Plans by a Las Vegas casino to exhibit a pair of Chinese pandas have been criticised by animal conservationists.

The proposal by the Mandalay Bay, one of the newer resorts in Las Vegas, faces many months of lobbying for federal approval, but could mean considerable financial gain for the casino, which already boasts a shark aquarium.

Some animal conservationists, however, are aghast. Only about 10,000 pandas remain in the wild in China anda few hundred are in captivity. Using the species to boost earnings at the slots seems almost blasphemous. "I find it hard to imagine how housing pandas under the same roof with showgirls and blackjack tables furthers panda conservation," Ginette Hemley, vice-president for species conservation at the World Wildlife Fund, told The Washington Post. "It smacks of commercial exploitation." The casino plans to construct a domed glass pavilion for the pandas in an area adjacent to its shark reef, far removed from the gambling areas. It expects to pay the Chinese government about $10m for a pair and reap $50m a year in ticket sales.

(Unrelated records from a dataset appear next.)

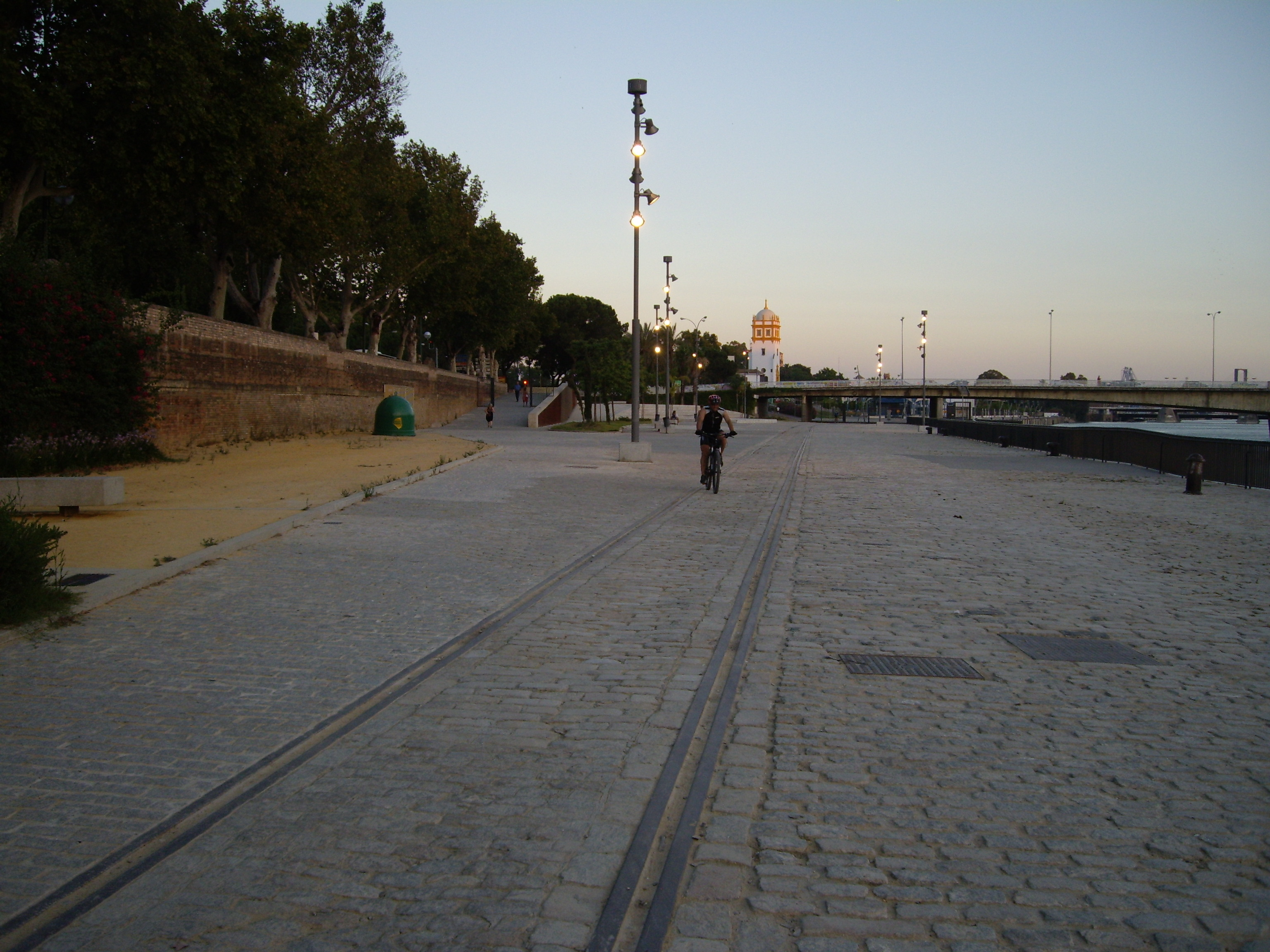 Vías originales en el suelo adoquinado del muelle de Nueva York de Sevilla. La vía era usada para colocar los carros que transportaban el material que se descargaba de los buques.
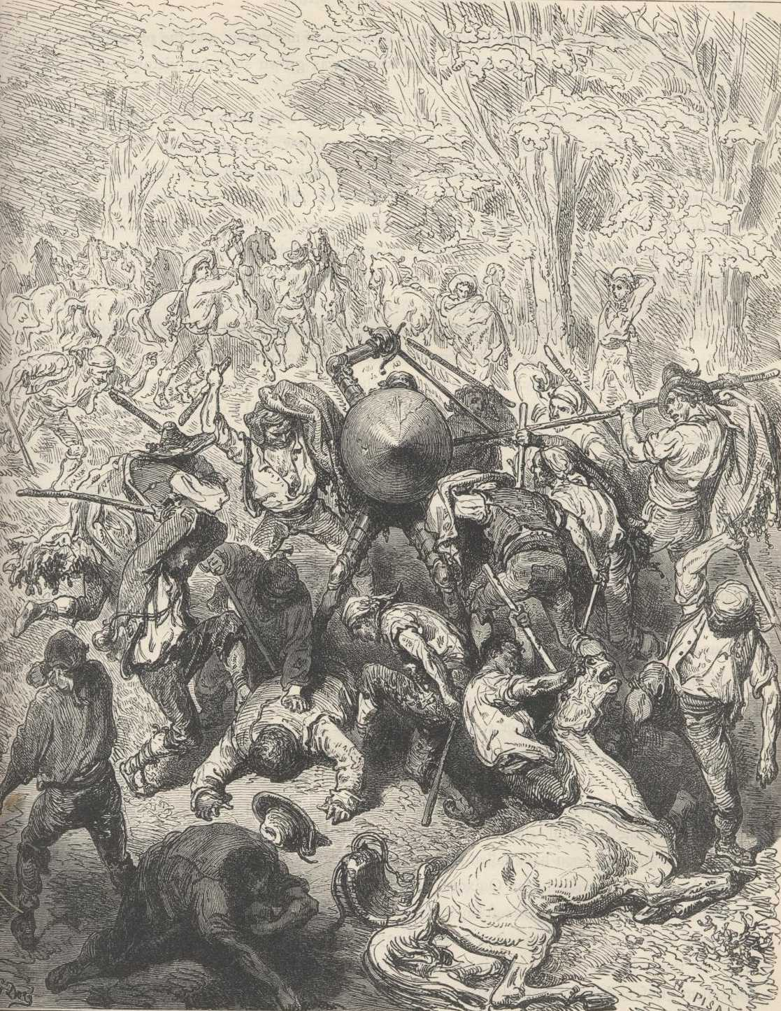 Dom Quixote luta com os iangueses
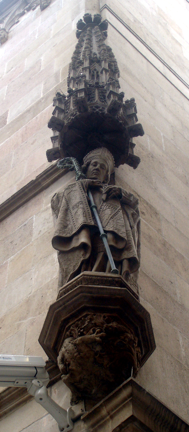 Façana antiga de l'ajuntament de Barcelona (Catalunya, Espanya) - Sant Sever

It may succeed, first because it has promised to give all that money back to China. Presumably it expects to make its own extra money by steering animal-loving tourists into the gaming areas of the resort. It has been wooing the animal rights lobby as well, and not everyone is ruling out the idea. "There's a knee-jerk negative reaction to having pandas in casinos, and everyone shares that," said David Towne, chairman of the Giant Panda Conservation Foundation. "We have no right to prejudge them without first going through all the hoops."